What you have to do: An exact copy of every entry is needed, with the images left out.

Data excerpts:
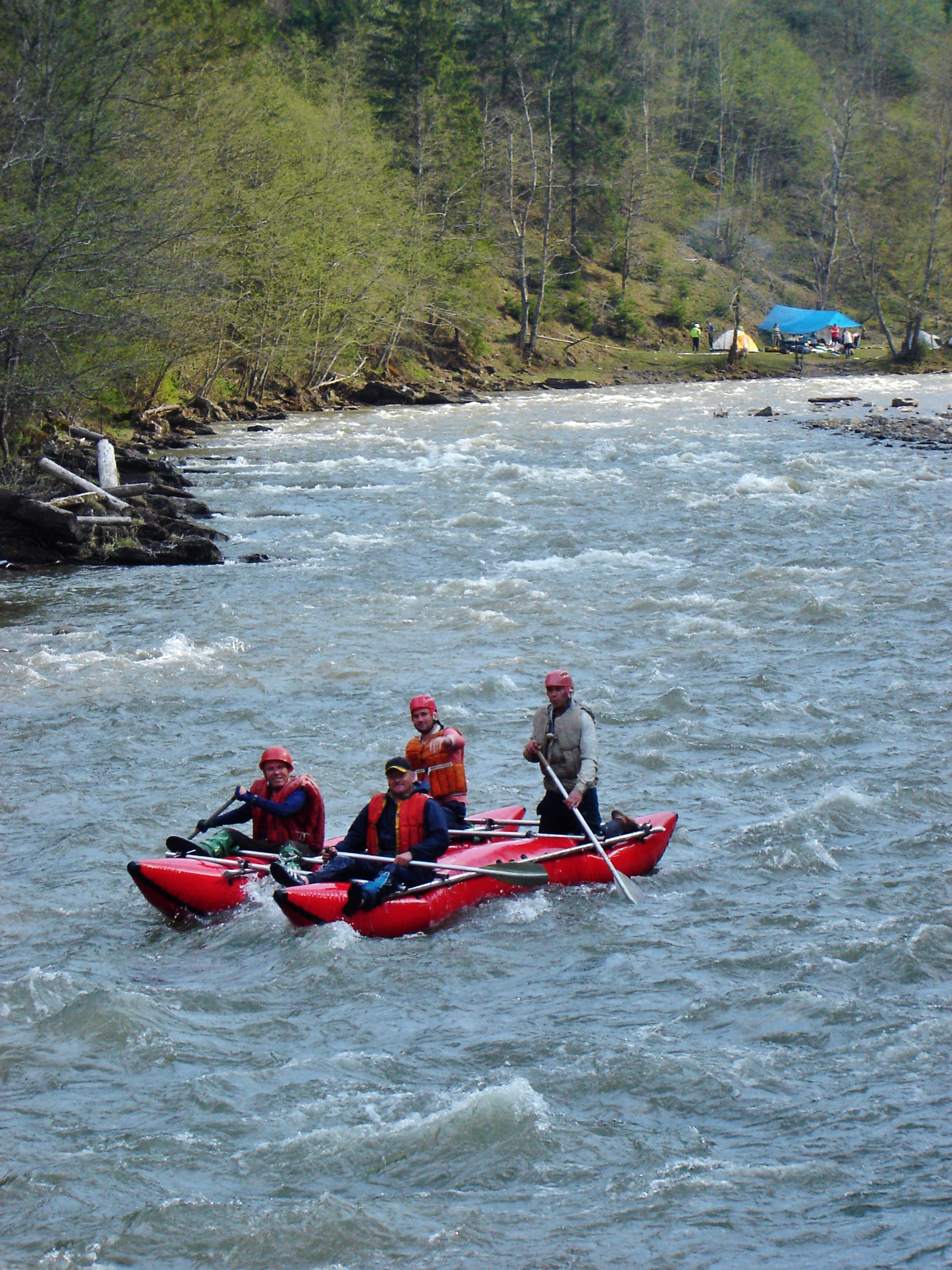 Сплав на плотах по Чорному Черемошу коло Бистреця
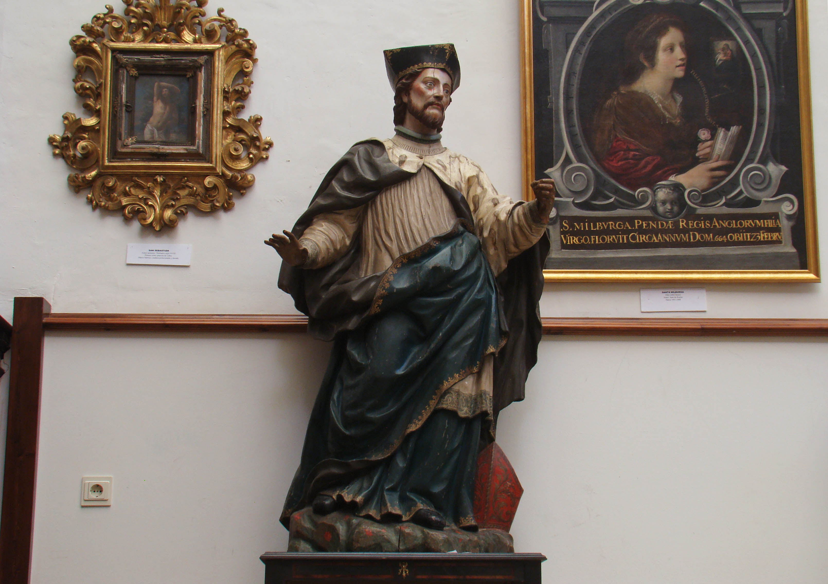 San Juan de Nepomuceno procedente de la desaparecida iglesia vallisoletana de San Miguel. Autor Alejandro Carnicero, hacia 1736. Se encuentra en la sacristía de la parroquia de San Miguel y San Julián en Valladolid.
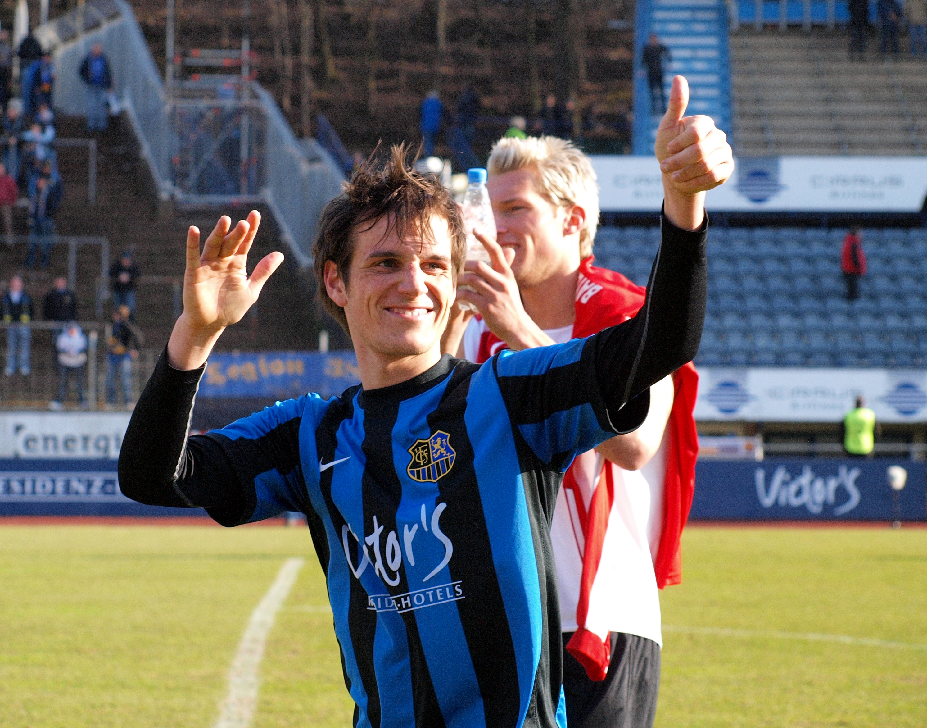 Manuel Stiefler freut sich über einen Sieg und ein gutes Spiel
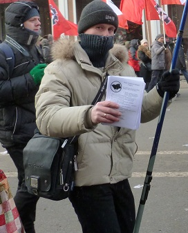 Активист из российской секции М.С.А.
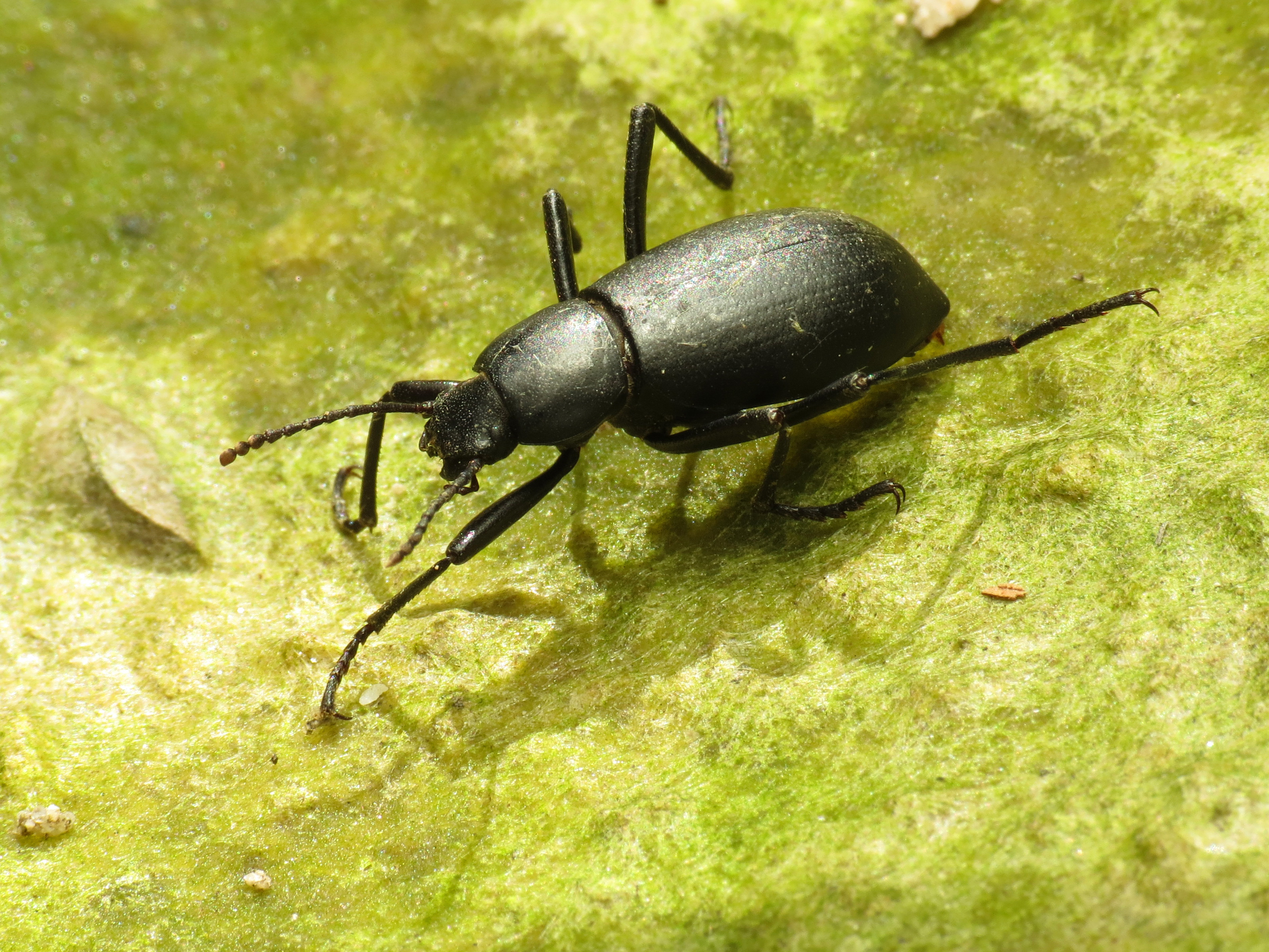 Eleodes sp. Molino Basin, Santa Catalina Mountains, Tucson, Arizona, USA.

Exercise solution:
 Сплав на плотах по Чорному Черемошу коло Бистреця
 San Juan de Nepomuceno procedente de la desaparecida iglesia vallisoletana de San Miguel. Autor Alejandro Carnicero, hacia 1736. Se encuentra en la sacristía de la parroquia de San Miguel y San Julián en Valladolid.
 Manuel Stiefler freut sich über einen Sieg und ein gutes Spiel
 Активист из российской секции М.С.А.
 Eleodes sp. Molino Basin, Santa Catalina Mountains, Tucson, Arizona, USA.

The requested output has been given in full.